In preparation for the second stage, the project will be supported by academics and students from across UNSW with specialisations in aeronautical engineering, mechanical engineering, mechatronic engineering, and other schools to build the prototype. The project has been backed by and created in the MIoT and IPIN laboratory led by Dr. Binghao Li.

At the Phase 2 finals, each team will be provided 1 hour to setup, operate and pack down their prototypes, with the aim to transfer as much regolith up to 100kg within the hour. Each team will also be judged on economic viability, power usage, dust impact on the system, and how it would actually work in the lunar environment.

The team entered the competition during their second undergraduate year when the topic was introduced by Nicholas Barnett during their Engineering Design 2000 project where they had to design a system for an extreme environment, after which they submitted to the competition on 31st November 2021.

“The fact that they are second year students and are competing against postgrads and others with more sophisticated space mining backgrounds shows how brilliant their design is” Barnett states.

The entire team worked on the project whist being in different countries and had to communicate remotely during phase one of the project.

Dr Binghao Li states “Runzhe was in China, Ramanan in Sydney, Fletcher was in the United States and Patrick was in Newcastle, so communication was really challenging especially with the time differences because we had to schedule meetings early in the morning or late at night”.

However, the team pulled through despite time differences, having exams and perhaps as an advantage, the project always had at least one member working on it.
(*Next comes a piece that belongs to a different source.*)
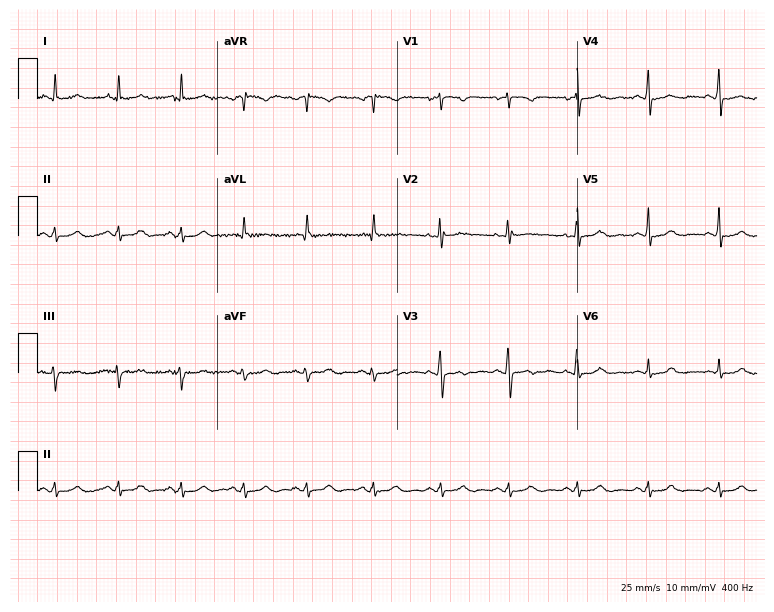
Electrocardiogram, a 41-year-old woman. Of the six screened findings (first-degree AV block, right bundle branch block, left bundle branch block, sinus bradycardia, atrial fibrillation, sinus tachycardia), none is recorded. Other findings, if any, are not listed.

All the members ventured into this project due to their passion for exploring beyond Earth.

“The future of mining is most likely going to be deep space mining as we want to keep humanity evolving and reduce the harvesting of raw materials on Earth, so it’s a hopeful future” Koder says.

Fletcher Koder originally studied Chemical engineering and switched to Mining Engineering at the beginning of his second year. “I've definitely become a lot more passionate about space mining and I do believe that it is it is the future of the mining industry because I feel that within my lifetime, there would definitely be an offer at a space resource facility”.

“My childhood dream was to be an Astronaut and I guess this project allows me to combine my passions of space and mining” Mathisuthanan says. “It’s a perfect opportunity for me”.

“The reason I chose to do mining engineering is because I think that mining is an industry that will never end because we need resources to build houses and cities” Runzhe Hu says. “Actually, from this program, I see a bigger scope of the future like we're not just focusing on the resources on Earth and are looking at space for resources”

Nicholas Barnett completed Mechanical Space engineering as his undergraduate degree but ended up in the oil and gas industry securing 16 years of experience. “When off-Earth mining was being offered at UNSW, I decided to come back when the COVID pandemic occurred to focus on studying rather than working”.

The team plans to also do some sightseeing in Colorado if time permits such as the Pikes Peak Mountain, one of the highest peaks in North America.